HANNITY: You said that we have a paper trail of so many people knowing that the only way the attorney general didn't know is he made sure he didn't want to know.

ISSA: Absolutely.

HANNITY: Well --

ISSA: Look, Lanny Breuer was running this operation to a great extent. He had intimate knowledge. He thought it was a good operation with, in fact, bad execution. When you have the No. 2, the No. 3, and now his chief of staff all very involved in this, they are in that paper trail, it's hard to believe that he wouldn't know.
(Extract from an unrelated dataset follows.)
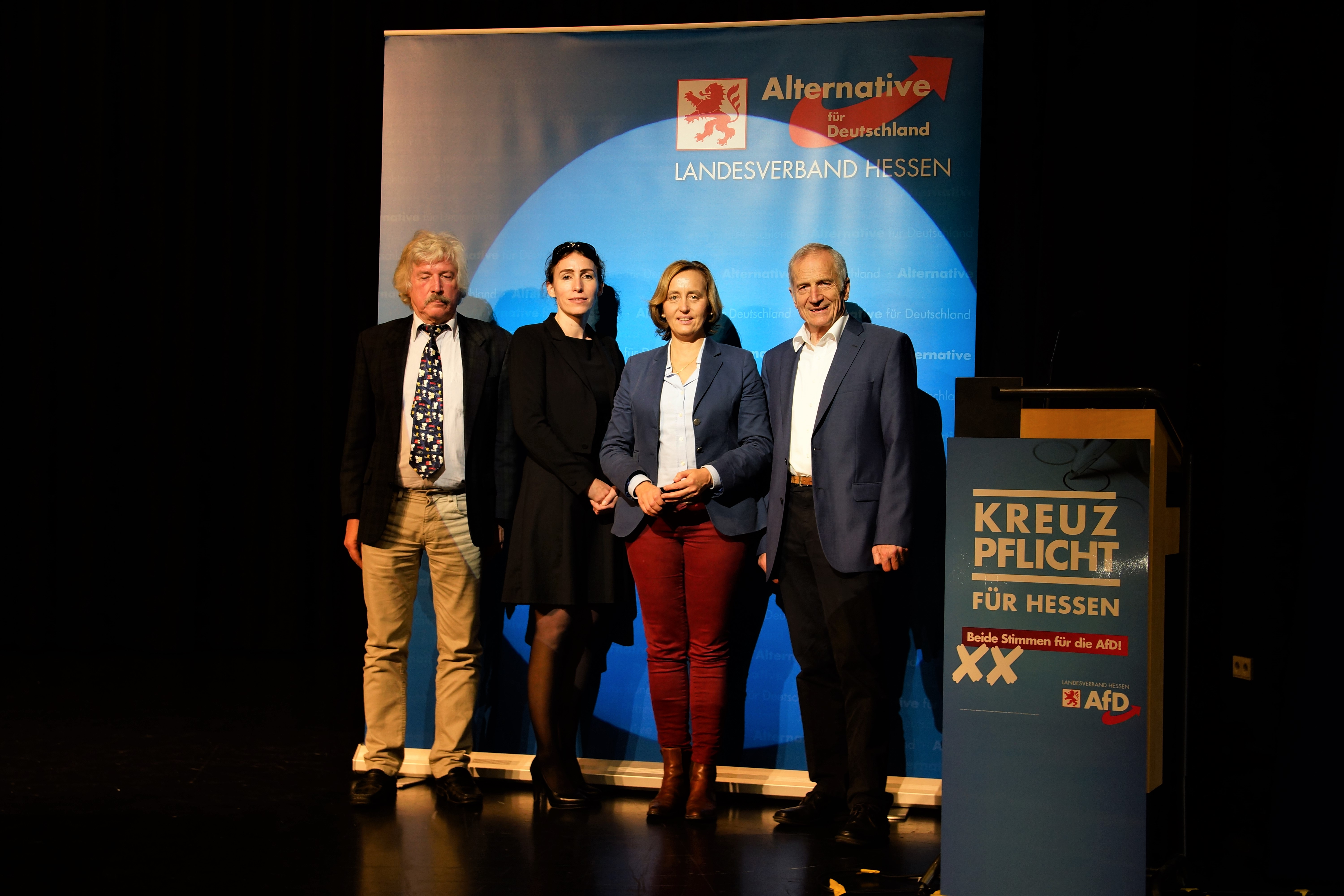 sh. Dateiname

And, Sean, if I can just add one date, March of 2009. The attorney general flies to Mexico City and makes a significant speech in Mexico.

HANNITY: That's right.

ISSA: Telling about what they are going to do. You can't have that level of promise and commitment, and then say that for the next two years you didn't know about it.

HANNITY: You know, I'm a big baseball fan. Didn't Roger Clemens go under oath before a congressional committee?

ISSA: Roger Clemens failed to meet a duty of candor in the eyes of the Justice Department. And he was tried, and, quite frankly, was basically bankrupted by our government prosecuting him.

Now, we can debate about whether he deserved it, but Henry Waxman referred that and in fact led him to trial. Eric Holder certainly has some explaining to do about whether or not he was truthful to our committee.

Guys doping themselves in baseball is serious because it distorts the game. Two thousands weapons going to Mexico--

HANNITY: People die.

ISSA: -- fueled the fire. And 44,000 Mexicans are dead, and many of them by these guns.

HANNITY: All right, thank you, Congressman.

ISSA: Thank you.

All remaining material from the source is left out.